Unfortunately our main interaction mechanism is writing on talk pages and
it's hard to tell whether any contribution on a talk page is a "positive"
behaviour or a negative one (short of some kind of sentiment analysis).
This is an unfortunate consequence of using a wiki for a conversation
rather than some more purpose-built tool.
In principle one takes a KPI and then creates a badge to reward a
behaviour that improves that KPI. But that's all easier said than done.
For content improvements, there are probably some things we can do. For
example, I presume looking at the edit deltas, we could tell if an edit to
an article added a citation (a pair of ref tag in the new version that
weren't there in the old version). Adding citations is a desirable
behaviour that we could report on and give badges for (although obviously
whether or not that citation in any way supports the claim cannot be
determined, so the "gaming" of this is to add random citations to offline
sources to lots of articles, which cannot be easily verified). In which
case maybe we need to give a better score to an online citation on that
grounds it is more likely to be verifiable).
But positive "culture" or positive social behaviour is harder to detect
and reward. For example, we'd like to close the gendergap but firstly we
don't have KPI that measures it on an ongoing basis because we don't
actually know which contributors are male/female. And even if we had that
KPI, what users or their behaviours would we reward for having positive
impact on that KPI? In real-life, we might reward a customer who introduces
a new customer. Or we might have a "finders fee" for someone who introduces
a "new hire". How could we reward introducing new women to Wikipedia or
encouraging them (perhaps through mentoring) to contribute more? Or would
we reward contributors who contribute to articles about "women's topics"

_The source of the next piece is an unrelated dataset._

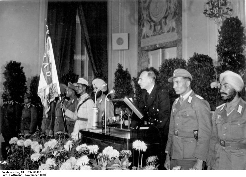 Berlin, Feier der Zentrale Freies Indien Die Feierstunde, die anlässlich der Gründung der provisorischen Indischen Nationalregierung von der Zentrale Freies Indien im Hotel Kaiserhof in Berlin stattfand, gestaltete sich zu einer flammenden Anklage gegen den britischen Hungerkrieg in Indien. Neben zahlreichen führenden deutschen Persönlichkeiten nahmen die Botschafter Japans, General Oshima und des republikanisch-faschistischen Italiens, Exzellenz Anfuso, an der Veranstaltung teil. UBz. der Staatssekretär im Auswärtigen Amt, Keppler, überbringt die Grüße und Wünsche des Reichsministers des Auswärtigen von Ribbentrop. 16.11.43 [Herausgabedatum]

(which is addressing the content gendergap rather than the contributor
gendergap, which aren't the same thing although many believe them to be
closely linked). [I won't disgress into the challenge of deciding how
"female" an article topic is.]
On some sites, you need certain badges to "unlock" certain extra
functionalities. Are we happy for RfA to be a question of collecting up
enough badges? AFAIK, the only auto-implemented badge we have on Wikipedia
is the "auto-confirm" (4 days and 10 edits from memory).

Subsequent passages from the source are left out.